→ **TASK PROMPT**: Look through the data below and extract, unchanged, the lines from the one that contains "Antiquarium comunale This" to the one that contains "Druskininkai, Lithuania", both included.

→ **EXERCISE MATERIAL**:
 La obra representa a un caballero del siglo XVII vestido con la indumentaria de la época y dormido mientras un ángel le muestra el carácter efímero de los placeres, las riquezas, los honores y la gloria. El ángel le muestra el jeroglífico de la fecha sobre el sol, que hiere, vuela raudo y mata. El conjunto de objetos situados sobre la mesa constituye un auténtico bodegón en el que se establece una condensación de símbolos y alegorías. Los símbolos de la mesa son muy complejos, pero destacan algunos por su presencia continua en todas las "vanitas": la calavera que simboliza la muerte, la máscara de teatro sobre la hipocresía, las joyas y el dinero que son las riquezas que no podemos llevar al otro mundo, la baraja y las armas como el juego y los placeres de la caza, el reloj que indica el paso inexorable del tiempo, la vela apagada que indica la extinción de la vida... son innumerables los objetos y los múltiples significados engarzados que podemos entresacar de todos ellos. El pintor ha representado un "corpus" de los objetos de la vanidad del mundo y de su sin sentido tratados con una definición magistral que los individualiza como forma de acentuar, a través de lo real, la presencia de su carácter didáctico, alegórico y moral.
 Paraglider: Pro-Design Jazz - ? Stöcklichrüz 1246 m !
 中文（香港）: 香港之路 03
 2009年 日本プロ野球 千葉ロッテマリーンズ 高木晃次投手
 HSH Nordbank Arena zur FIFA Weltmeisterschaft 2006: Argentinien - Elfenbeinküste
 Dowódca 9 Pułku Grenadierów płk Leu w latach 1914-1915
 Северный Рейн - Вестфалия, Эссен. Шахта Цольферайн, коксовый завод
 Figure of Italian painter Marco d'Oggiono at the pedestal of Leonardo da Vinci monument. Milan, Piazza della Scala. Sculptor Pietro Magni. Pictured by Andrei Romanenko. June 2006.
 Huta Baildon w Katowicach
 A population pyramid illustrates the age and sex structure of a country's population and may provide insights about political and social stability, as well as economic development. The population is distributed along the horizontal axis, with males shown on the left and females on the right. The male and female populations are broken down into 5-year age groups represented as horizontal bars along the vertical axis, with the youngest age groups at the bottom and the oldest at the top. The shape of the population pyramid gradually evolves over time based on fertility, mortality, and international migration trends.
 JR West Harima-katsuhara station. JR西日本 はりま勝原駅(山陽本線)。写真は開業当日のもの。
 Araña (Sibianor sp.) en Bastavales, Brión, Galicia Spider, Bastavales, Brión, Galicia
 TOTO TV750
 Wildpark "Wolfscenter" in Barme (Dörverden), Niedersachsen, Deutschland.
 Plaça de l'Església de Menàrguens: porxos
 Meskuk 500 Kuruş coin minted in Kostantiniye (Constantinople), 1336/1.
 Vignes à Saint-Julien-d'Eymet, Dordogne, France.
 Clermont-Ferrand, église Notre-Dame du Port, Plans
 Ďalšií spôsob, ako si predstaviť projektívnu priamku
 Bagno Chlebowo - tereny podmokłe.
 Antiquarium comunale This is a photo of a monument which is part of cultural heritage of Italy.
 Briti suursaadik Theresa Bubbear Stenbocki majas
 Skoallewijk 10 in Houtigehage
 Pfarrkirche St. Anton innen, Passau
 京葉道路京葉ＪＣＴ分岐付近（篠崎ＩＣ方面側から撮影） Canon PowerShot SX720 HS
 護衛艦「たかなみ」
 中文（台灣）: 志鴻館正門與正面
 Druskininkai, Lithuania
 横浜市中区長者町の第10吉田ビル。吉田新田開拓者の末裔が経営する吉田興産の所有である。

→ **YOUR RESPONSE**:
 Antiquarium comunale This is a photo of a monument which is part of cultural heritage of Italy.
 Briti suursaadik Theresa Bubbear Stenbocki majas
 Skoallewijk 10 in Houtigehage
 Pfarrkirche St. Anton innen, Passau
 京葉道路京葉ＪＣＴ分岐付近（篠崎ＩＣ方面側から撮影） Canon PowerShot SX720 HS
 護衛艦「たかなみ」
 中文（台灣）: 志鴻館正門與正面
 Druskininkai, Lithuania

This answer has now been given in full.